▶ Problem requirements: Transcribe every line below exactly; no image goes into the output.

▶ Extracted entries:

BEGIN

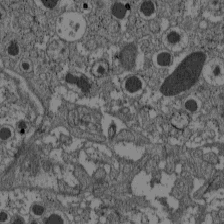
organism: C57BL Mouse
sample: Pancreatic islet
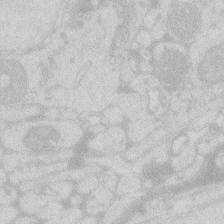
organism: Zebrafish
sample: Macrophage
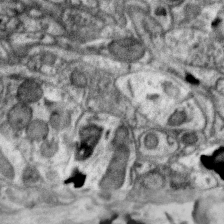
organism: Zebra finch
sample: Brain
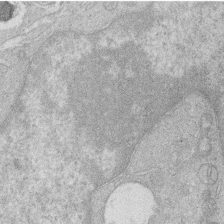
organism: Human
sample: Macrophage cells
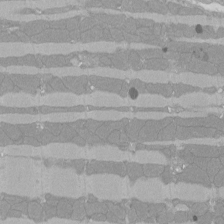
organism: Rat
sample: Left ventricle
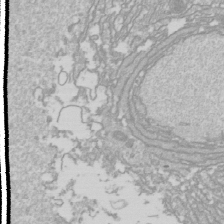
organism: Drosophila
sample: Cell division; meiosis; drosophila spermatocytes
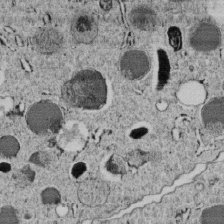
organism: C. elegans
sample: C. elegans embryo early stage
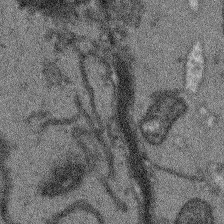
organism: Arabidopsis thaliana
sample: Root tip
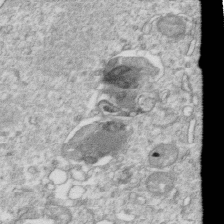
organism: Mouse
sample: Activated OT-1 CD8+ T cells
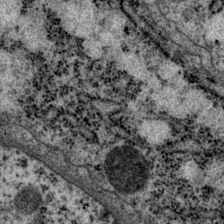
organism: P. pacificus
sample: Pharynx
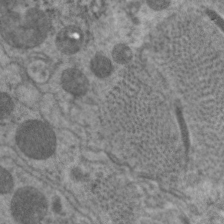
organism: C. elegans
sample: Pharynx
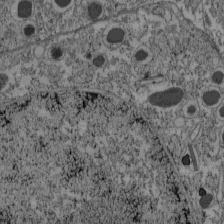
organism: C57BL Mouse
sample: Pancreatic islet
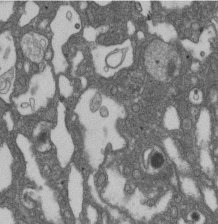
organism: Drosophila
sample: Nephrocyte
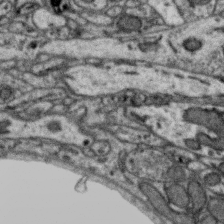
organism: Zebra finch
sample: Brain
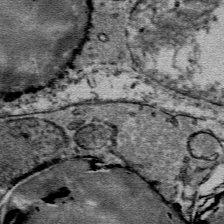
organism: Mouse
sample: Mouse Salivary gland
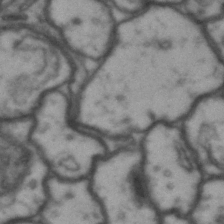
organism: Drosophila
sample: Brain
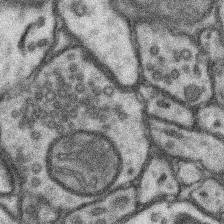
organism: Mouse
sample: Somatosensory cortex neuropil
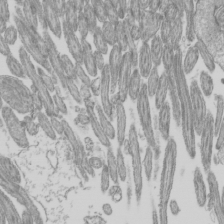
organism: Mouse
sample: Cilia; mouse epididymis
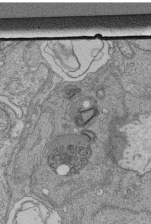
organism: Human
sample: Retinal organoid Rod and Cone cells
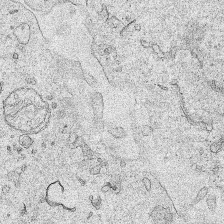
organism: Human
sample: Mitochondria in HCT116 cells
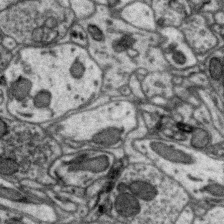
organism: Zebra finch
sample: Brain
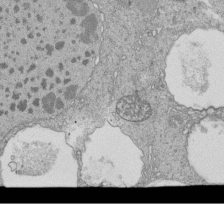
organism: Tetrahymena
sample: Cilia in tetrahymena
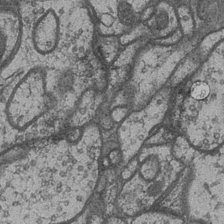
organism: Drosophila
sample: Optic medulla
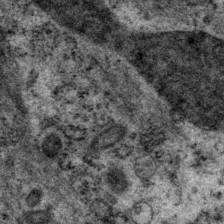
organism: P. pacificus
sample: Pharynx
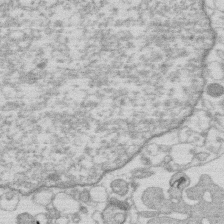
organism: Human
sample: Macrophage cells
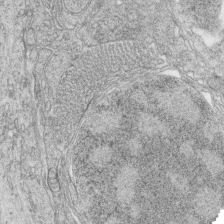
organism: Zebrafish
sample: synaptic ribbons in rod cells and cone cells
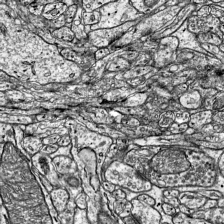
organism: Mouse
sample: Visual Cortex
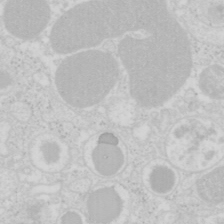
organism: Mouse
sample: Pancreas
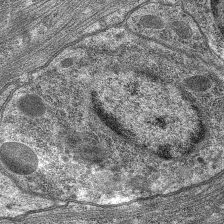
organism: C. elegans
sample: Pharynx
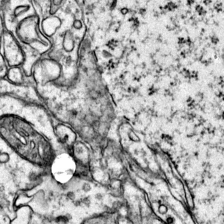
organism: Mouse
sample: Primary visual cortex
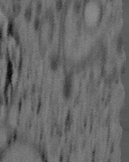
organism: Human
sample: HeLa cells
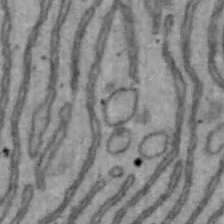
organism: Mouse
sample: Liver
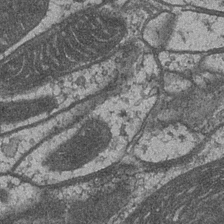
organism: Drosophila
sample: Optic medulla
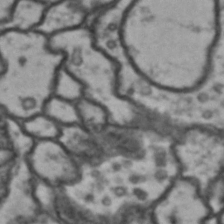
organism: Drosophila
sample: Brain
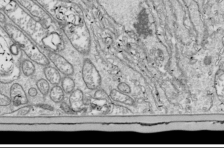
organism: Drosophila
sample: Cell division; meiosis; drosophila spermatocytes
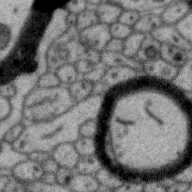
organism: Zebra finch
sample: Brain
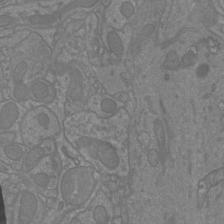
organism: Mouse
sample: Cortical neurons
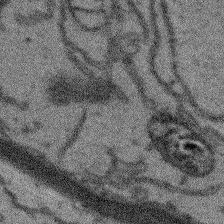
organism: Arabidopsis thaliana
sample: Root tip
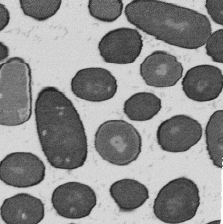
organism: B. subtilis
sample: Bacterial spore
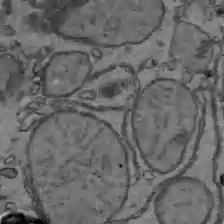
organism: C57BL Mouse
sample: Liver
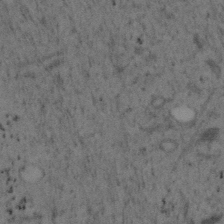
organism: Human
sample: HeLa cells
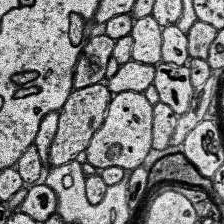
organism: Human
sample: Temporal Lobe
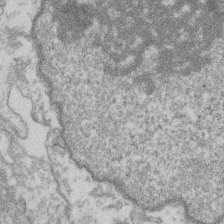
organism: Mouse
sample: T cell stromal cell synapse
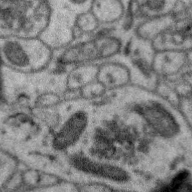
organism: Zebra finch
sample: Brain
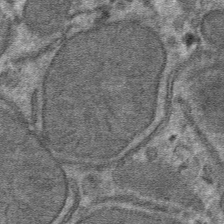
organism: Mouse
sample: Mouse hepatocytes
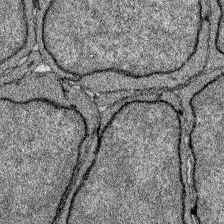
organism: Zebrafish
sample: Larval olfactory bulb
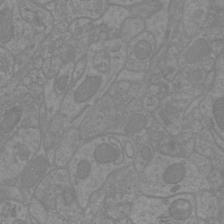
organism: Mouse
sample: Cortical neurons
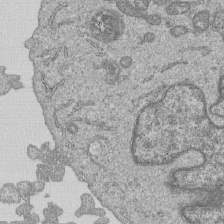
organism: Human
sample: MDA-MB-231 cells
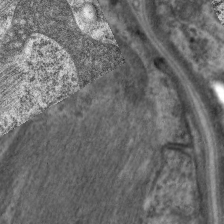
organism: C. elegans
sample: Pharynx
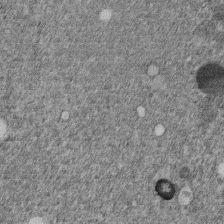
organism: C. elegans
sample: C. elegans embryo early stage

END

▶ Completed task:
organism: C57BL Mouse
sample: Pancreatic islet
organism: Zebrafish
sample: Macrophage
organism: Zebra finch
sample: Brain
organism: Human
sample: Macrophage cells
organism: Rat
sample: Left ventricle
organism: Drosophila
sample: Cell division; meiosis; drosophila spermatocytes
organism: C. elegans
sample: C. elegans embryo early stage
organism: Arabidopsis thaliana
sample: Root tip
organism: Mouse
sample: Activated OT-1 CD8+ T cells
organism: P. pacificus
sample: Pharynx
organism: C. elegans
sample: Pharynx
organism: C57BL Mouse
sample: Pancreatic islet
organism: Drosophila
sample: Nephrocyte
organism: Zebra finch
sample: Brain
organism: Mouse
sample: Mouse Salivary gland
organism: Drosophila
sample: Brain
organism: Mouse
sample: Somatosensory cortex neuropil
organism: Mouse
sample: Cilia; mouse epididymis
organism: Human
sample: Retinal organoid Rod and Cone cells
organism: Human
sample: Mitochondria in HCT116 cells
organism: Zebra finch
sample: Brain
organism: Tetrahymena
sample: Cilia in tetrahymena
organism: Drosophila
sample: Optic medulla
organism: P. pacificus
sample: Pharynx
organism: Human
sample: Macrophage cells
organism: Zebrafish
sample: synaptic ribbons in rod cells and cone cells
organism: Mouse
sample: Visual Cortex
organism: Mouse
sample: Pancreas
organism: C. elegans
sample: Pharynx
organism: Mouse
sample: Primary visual cortex
organism: Human
sample: HeLa cells
organism: Mouse
sample: Liver
organism: Drosophila
sample: Optic medulla
organism: Drosophila
sample: Brain
organism: Drosophila
sample: Cell division; meiosis; drosophila spermatocytes
organism: Zebra finch
sample: Brain
organism: Mouse
sample: Cortical neurons
organism: Arabidopsis thaliana
sample: Root tip
organism: B. subtilis
sample: Bacterial spore
organism: C57BL Mouse
sample: Liver
organism: Human
sample: HeLa cells
organism: Human
sample: Temporal Lobe
organism: Mouse
sample: T cell stromal cell synapse
organism: Zebra finch
sample: Brain
organism: Mouse
sample: Mouse hepatocytes
organism: Zebrafish
sample: Larval olfactory bulb
organism: Mouse
sample: Cortical neurons
organism: Human
sample: MDA-MB-231 cells
organism: C. elegans
sample: Pharynx
organism: C. elegans
sample: C. elegans embryo early stage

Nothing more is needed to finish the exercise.